Try it:
All that is wanted is the lines from the first line of the listing below through the line containing "Lesser Antillean Bullfinch.Loxigilla", written out exactly with pictures left out.

Dataset excerpt:

+++++

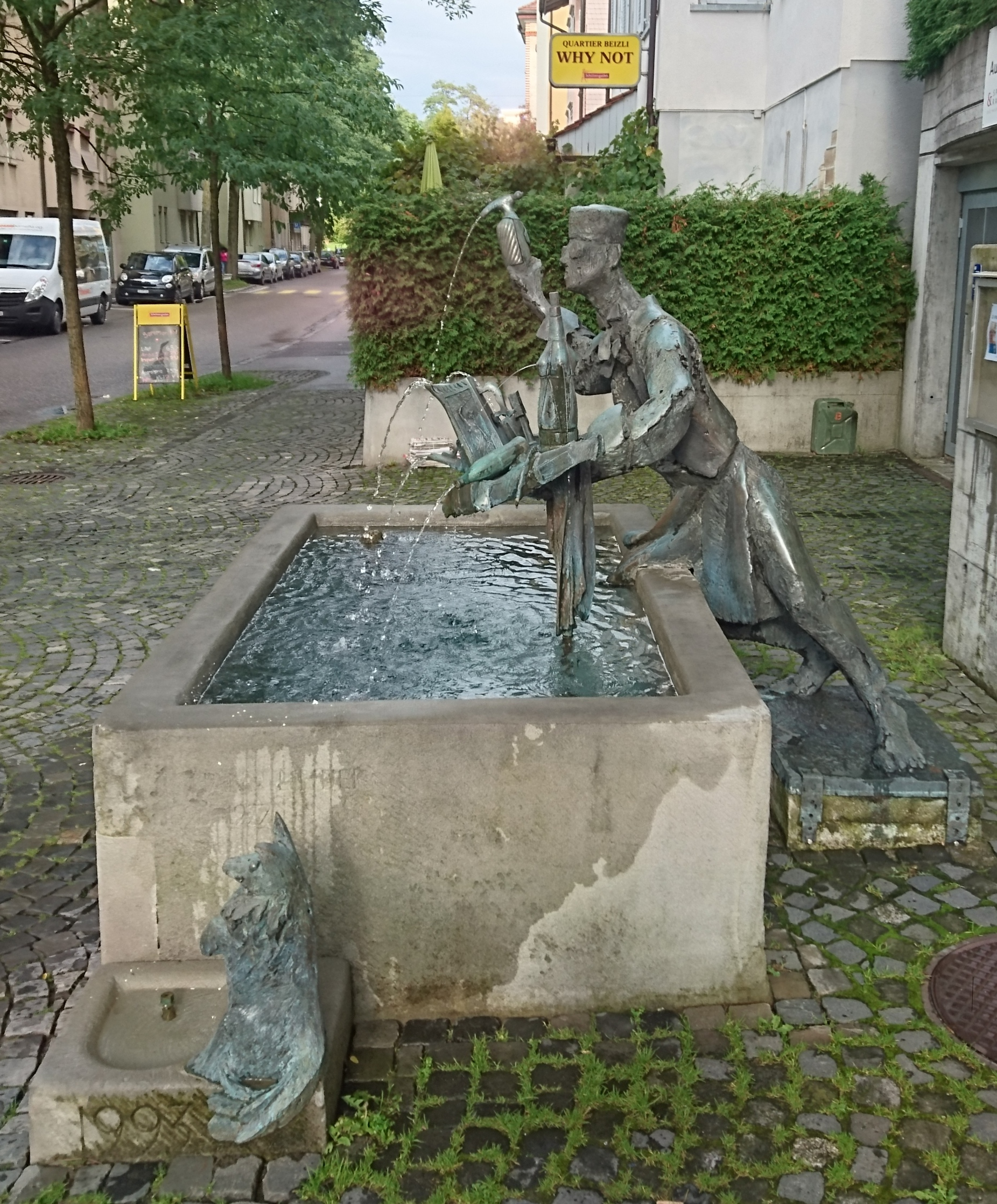 Der Johann-Linder-Brunnen, aus dem jeweils an der Fasnacht an einem Morgen Glühwein ausgeschenkt wird
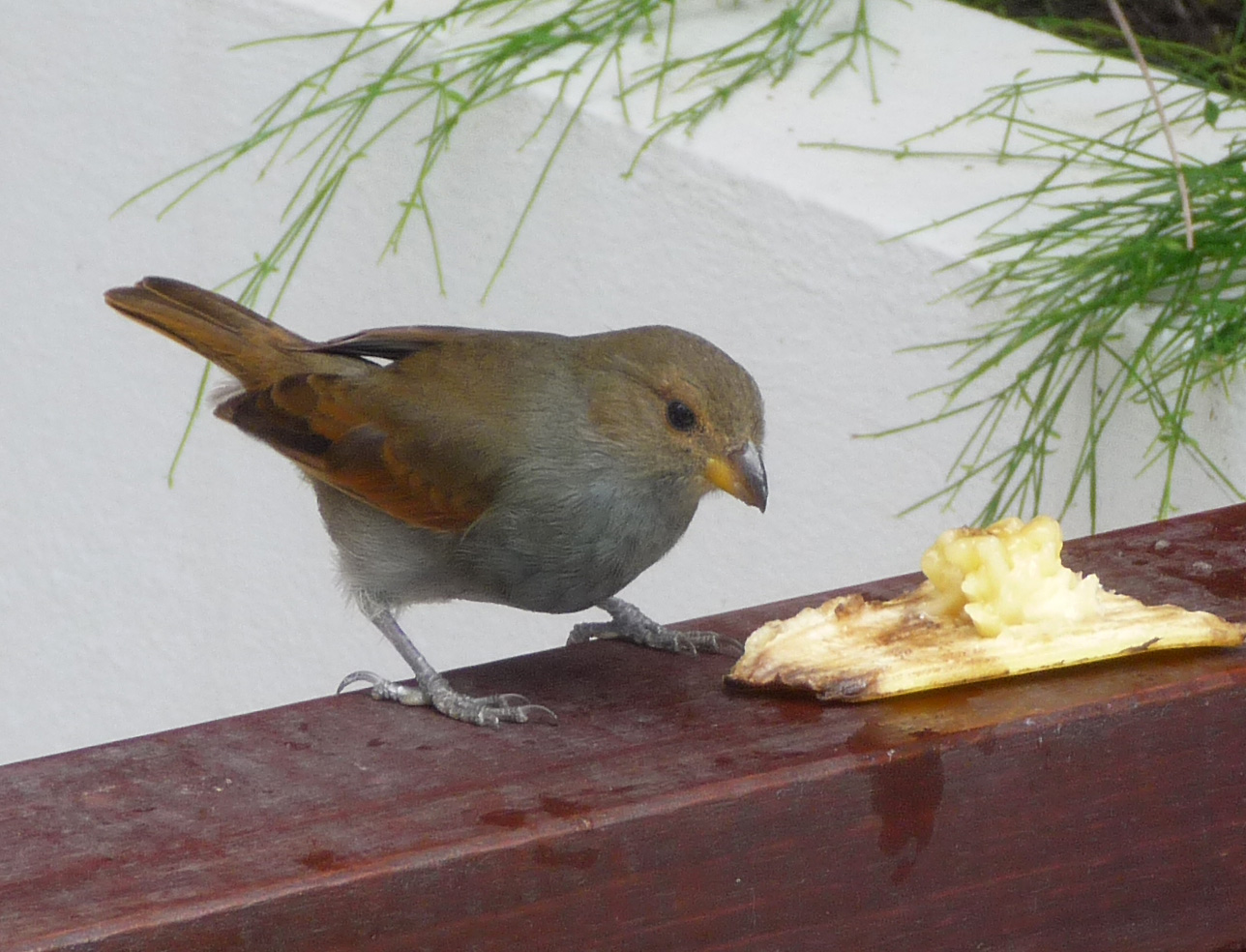 Lesser Antillean Bullfinch.Loxigilla noctis. Female. Endemic
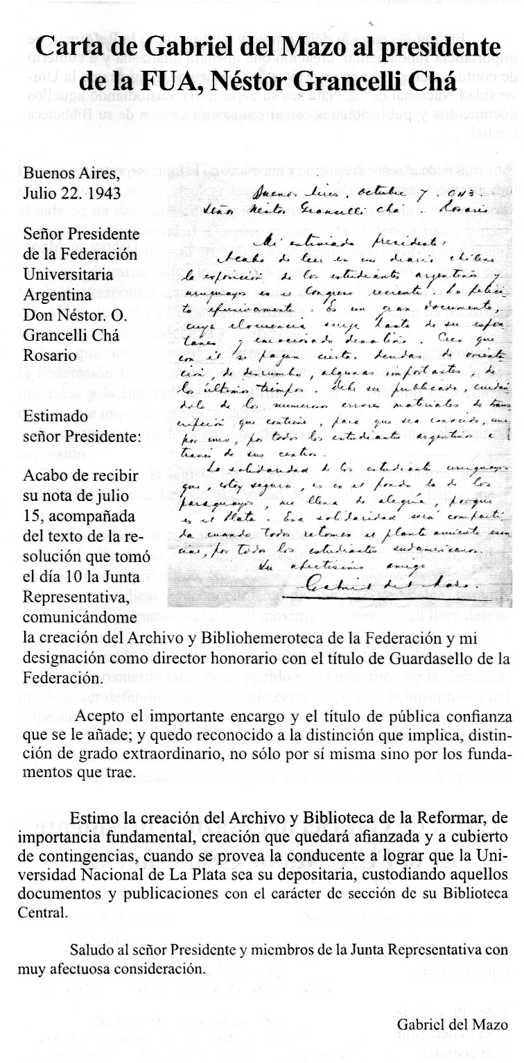 Carta del Ingeniero y prohombre de la Reforma del '18 Gabriel del Mazo al entonces Presidente de la Federación Universitaria Nestor Grancelli Cha.
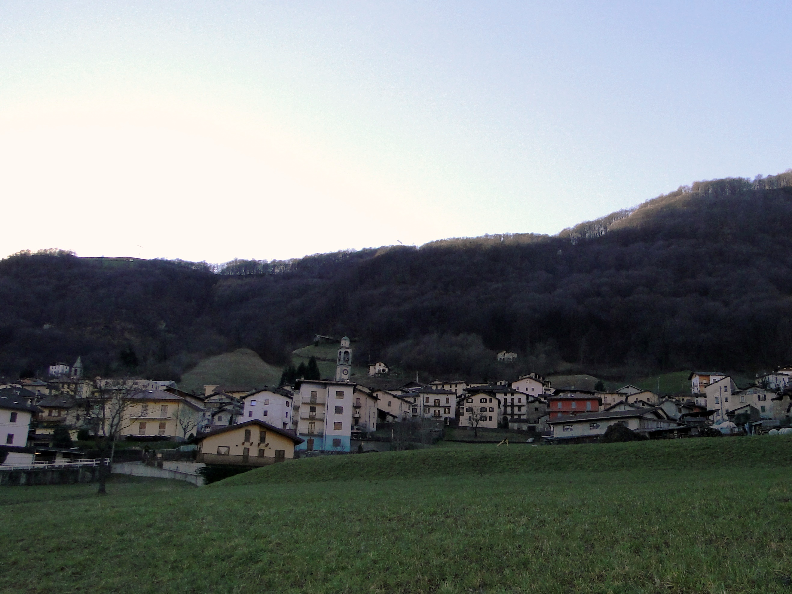 Vista di Pasturo (LC). Italy
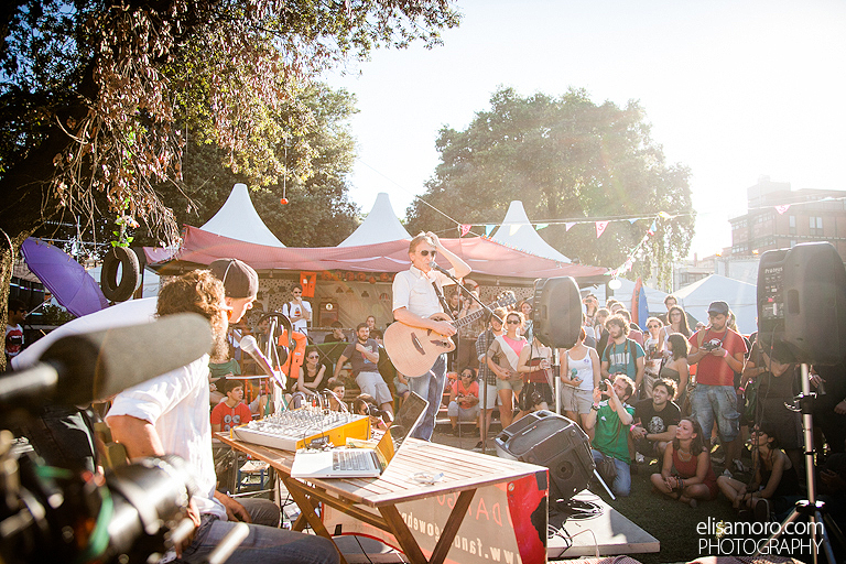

+++++

Exercise answer:
 Der Johann-Linder-Brunnen, aus dem jeweils an der Fasnacht an einem Morgen Glühwein ausgeschenkt wird
 Lesser Antillean Bullfinch.Loxigilla noctis. Female. Endemic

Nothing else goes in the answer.